In some contexts, the secondary storage 384, the ROM 386, and the RAM 388 may be referred to as a non-transitory computer readable medium or a computer readable storage media. A dynamic RAM embodiment of the RAM 388, likewise, may be referred to as a non-transitory computer readable medium in that while the dynamic RAM receives electrical power and is operated in accordance with its design, for example during a period of time during which the computer system 380 is turned on and operational, the dynamic RAM stores information that is written to it. Similarly, the processor 382 may comprise an internal RAM, an internal ROM, a cache memory, and/or other internal non-transitory storage blocks, sections, or components that may be referred to in some contexts as non-transitory computer readable media or computer readable storage media.
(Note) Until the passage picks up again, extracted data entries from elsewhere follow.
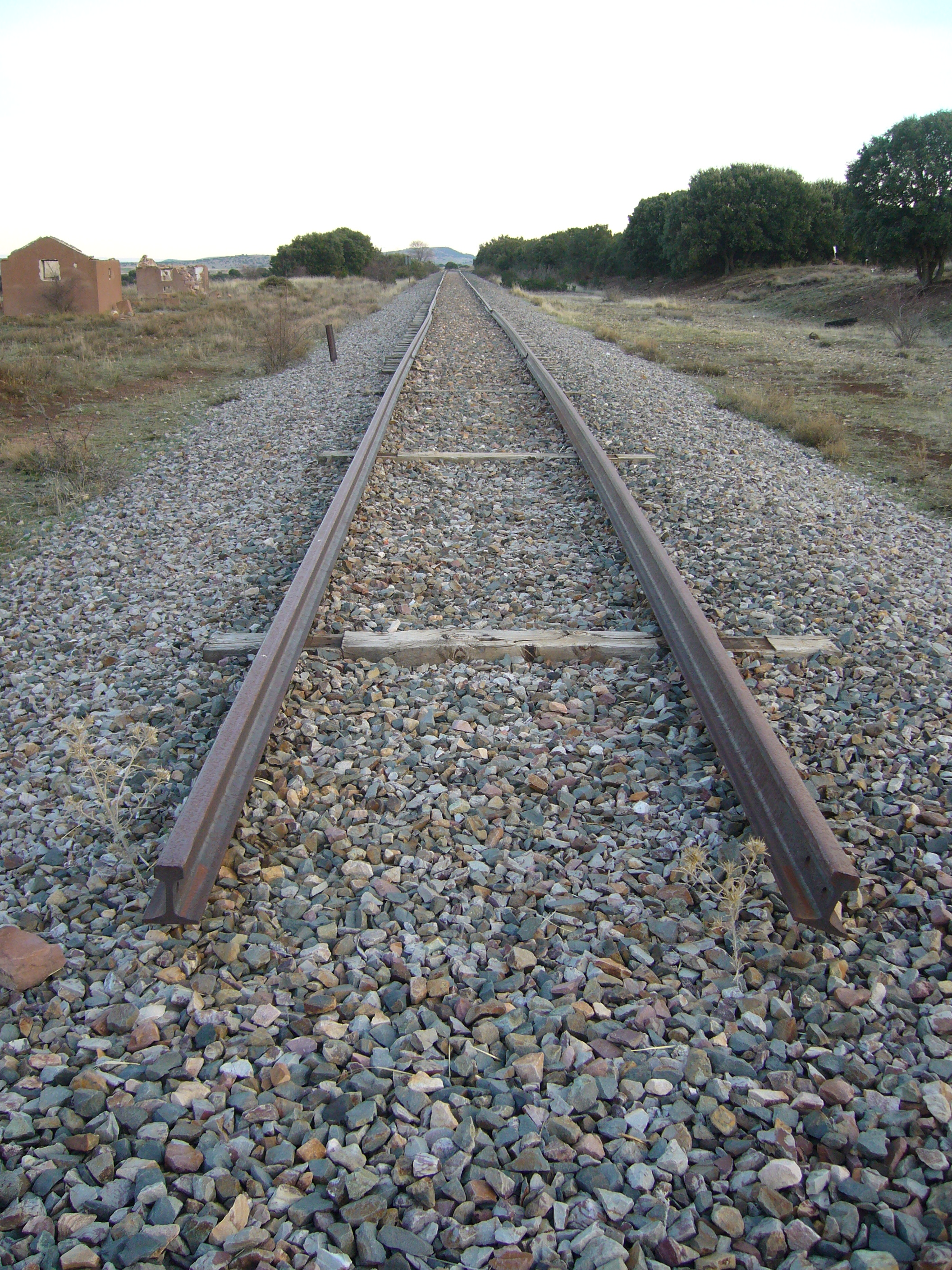 vies i travesses encara al terra a Ojos Negros
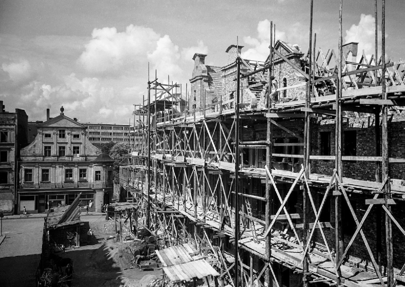 Odbudowa kamieniczek z północnej pierzei Rynku
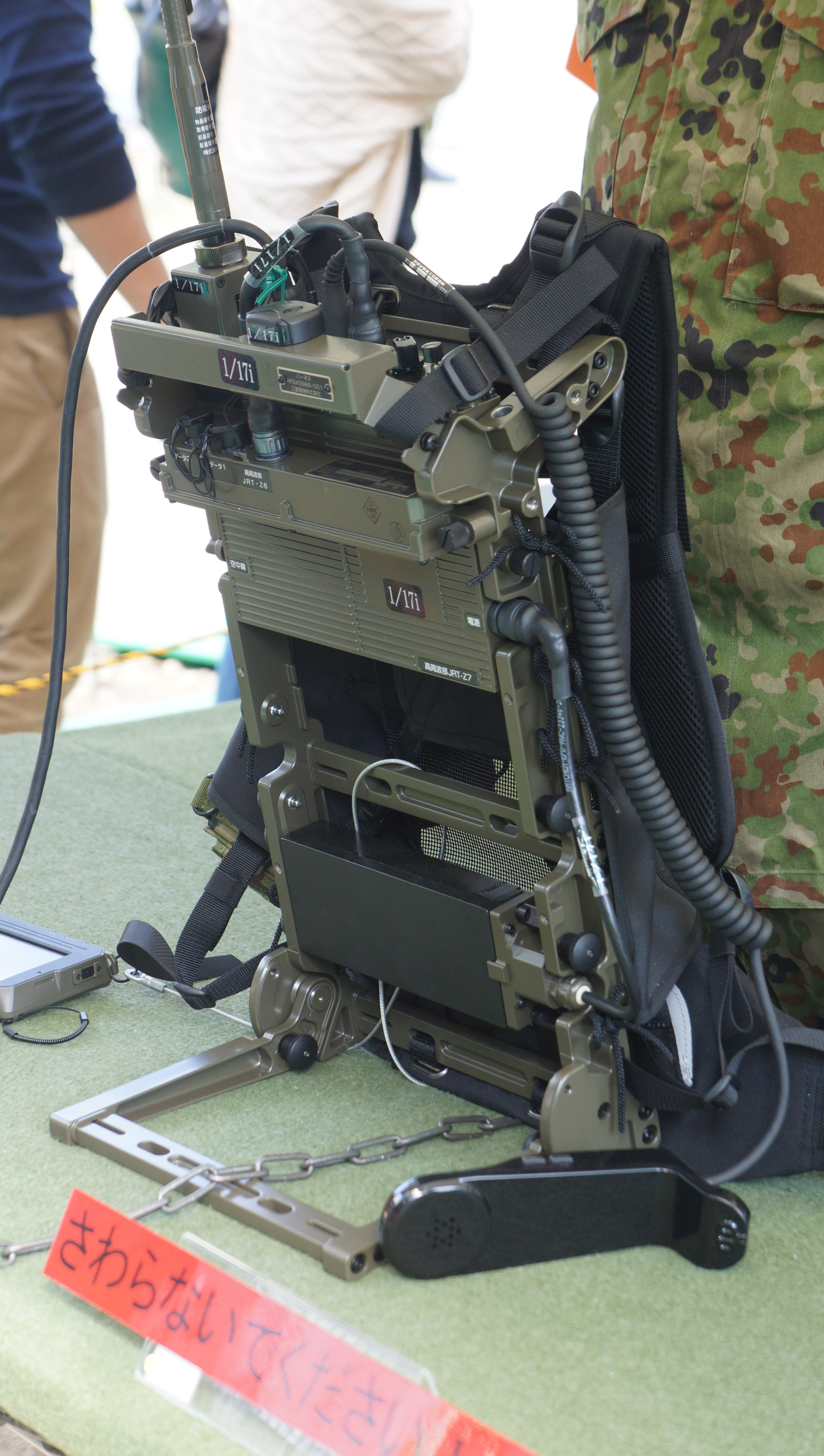 陸上自衛隊 広帯域多目的無線機（携帯用）。 13年10月13日 伊丹駐屯地にて。

While several embodiments have been provided in the present disclosure, it should be understood that the disclosed systems and methods may be embodied in many other specific forms without departing from the spirit or scope of the present disclosure. The present examples are to be considered as illustrative and not restrictive, and the intention is not to be limited to the details given herein. For example, the various elements or components may be combined or integrated in another system or certain features may be omitted or not implemented.
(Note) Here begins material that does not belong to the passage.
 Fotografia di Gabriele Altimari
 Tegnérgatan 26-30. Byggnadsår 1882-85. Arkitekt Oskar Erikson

Also, techniques, systems, subsystems, and methods described and illustrated in the various embodiments as discrete or separate may be combined or integrated with other systems, modules, techniques, or methods without departing from the scope of the present disclosure. Other items shown or discussed as directly coupled or communicating with each other may be indirectly coupled or communicating through some interface, device, or intermediate component, whether electrically, mechanically, or otherwise. Other examples of changes, substitutions, and alterations are ascertainable by one skilled in the art and could be made without departing from the spirit and scope disclosed herein.